Marrakech, carrefour africain du commerce et de l’intégration
C’est dans la cité ocre que se sont ouverts les travaux de la deuxième édition du Forum d’Affaires de la ZLECAF, sous le thème fédérateur « Ensemble pour une mise en œuvre efficiente de la ZLECAF ». Organisée sur deux jours par le Secrétariat d’État chargé du Commerce extérieur, en partenariat avec le Secrétariat de la ZLECAF, l’Association marocaine des exportateurs, la CGEM et l’Association des Régions du Maroc, la rencontre s’inscrit dans la continuité des initiatives portées par le Royaume pour accélérer l’opérationnalisation de cet accord continental majeur.
Dès l’ouverture, le forum s’est présenté comme un espace de dialogue stratégique entre décideurs publics et acteurs économiques, destiné à dépasser les approches théoriques pour entrer dans une phase d’exécution concrète. Sessions plénières, panels thématiques et rencontres B2B ont rythmé les échanges, avec un objectif commun : identifier les leviers pratiques capables de stimuler le commerce intra-africain, d’attirer les investissements et de bâtir des chaînes de valeur régionales solides.
La ZLECAF, pilier de l’Agenda 2063 africain
Initiative phare de l’Agenda 2063 de l’Union africaine, la ZLECAF vise à créer un marché continental unique pour les biens et les services, intégrant également des cadres communs pour l’investissement, la concurrence et la propriété intellectuelle. En réduisant progressivement les barrières tarifaires et non tarifaires, l’accord ambitionne de transformer l’Afrique en un bloc économique cohérent, capable de peser davantage dans le commerce mondial.
À Marrakech, les intervenants ont rappelé que l’enjeu dépasse largement la seule libéralisation des échanges. Il s’agit de repenser les modèles de production, de favoriser la transformation locale des ressources et de permettre aux économies africaines de capter davantage de valeur ajoutée. La ZLECAF est ainsi perçue comme un instrument de souveraineté économique, à condition que sa mise en œuvre soit accompagnée d’investissements massifs dans les infrastructures, la logistique, la finance et les compétences.

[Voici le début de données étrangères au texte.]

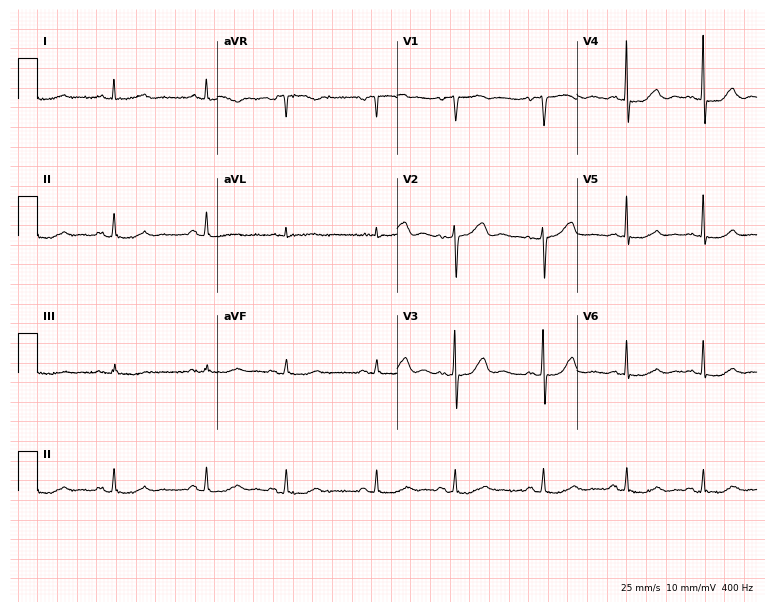
Resting 12-lead electrocardiogram. Patient: a female, 78 years old. Read as a normal ECG.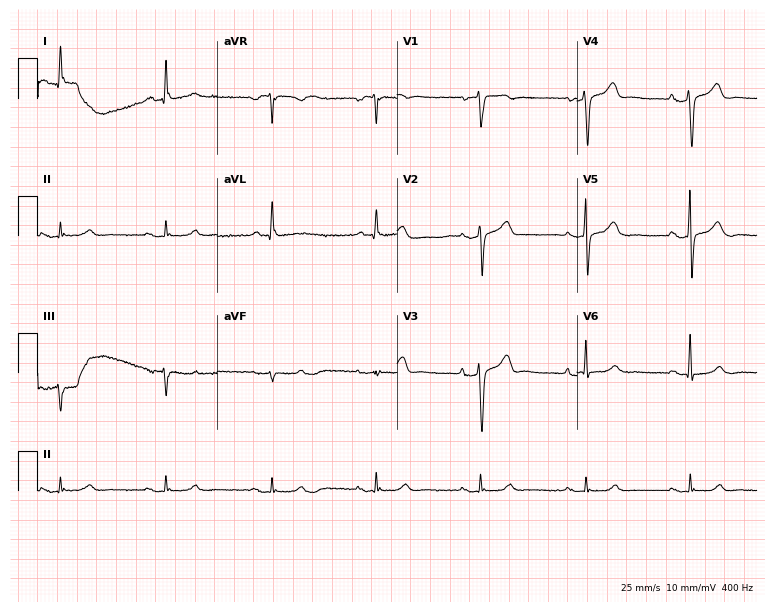
Electrocardiogram (7.3-second recording at 400 Hz), an 85-year-old man. Overall reading on record: normal ECG.

Une vision marocaine constante pour l’Afrique
Lors de son intervention, le chef du gouvernement marocain Aziz Akhannouch a souligné que l’engagement du Maroc en faveur de l’intégration africaine s’inscrit dans une vision constante, portée par les hautes directives du Roi Mohammed VI. Cette vision repose sur une Afrique maîtresse de son destin, capable de transformer ses ressources sur place et de relier ses régions, de la Méditerranée à l’Atlantique, du Sahel aux façades maritimes.
Selon M. Akhannouch, le Royaume s’est affirmé comme un acteur central et un partenaire stratégique dans le renforcement de la coopération multidimensionnelle africaine. Cette posture se traduit par des choix structurants, qu’il s’agisse de la diplomatie économique, des investissements, des infrastructures ou des mécanismes financiers mis au service du continent.
L’Initiative Atlantique, levier de désenclavement et de croissance
Parmi les projets structurants évoqués figure l’Initiative Atlantique, lancée par le Roi Mohammed VI en faveur des États africains atlantiques et des pays du Sahel. Cette initiative vise à connecter les pays enclavés aux façades maritimes, en mettant à leur disposition les infrastructures portuaires et logistiques marocaines.
Le chef du gouvernement a rappelé que le Maroc a ouvert ses ports et ses corridors logistiques à vingt-trois pays riverains de l’Atlantique, ainsi qu’à leurs voisins sans accès à la mer. Cette approche pragmatique illustre la volonté du Royaume de faire de l’intégration régionale une réalité concrète, fondée sur la complémentarité et le partage des opportunités.
Des projets énergétiques et industriels structurants
Au cœur de cette stratégie figure le projet de gazoduc Nigeria–Maroc, long d’environ 6.000 kilomètres et traversant plusieurs pays d’Afrique de l’Ouest. Pour Aziz Akhannouch, cette infrastructure dépasse la seule dimension énergétique. Elle constitue un socle stratégique pour une industrialisation partagée, en fournissant une énergie fiable et compétitive à des secteurs clés comme les engrais, la pétrochimie, les matériaux de construction ou l’agro-industrie.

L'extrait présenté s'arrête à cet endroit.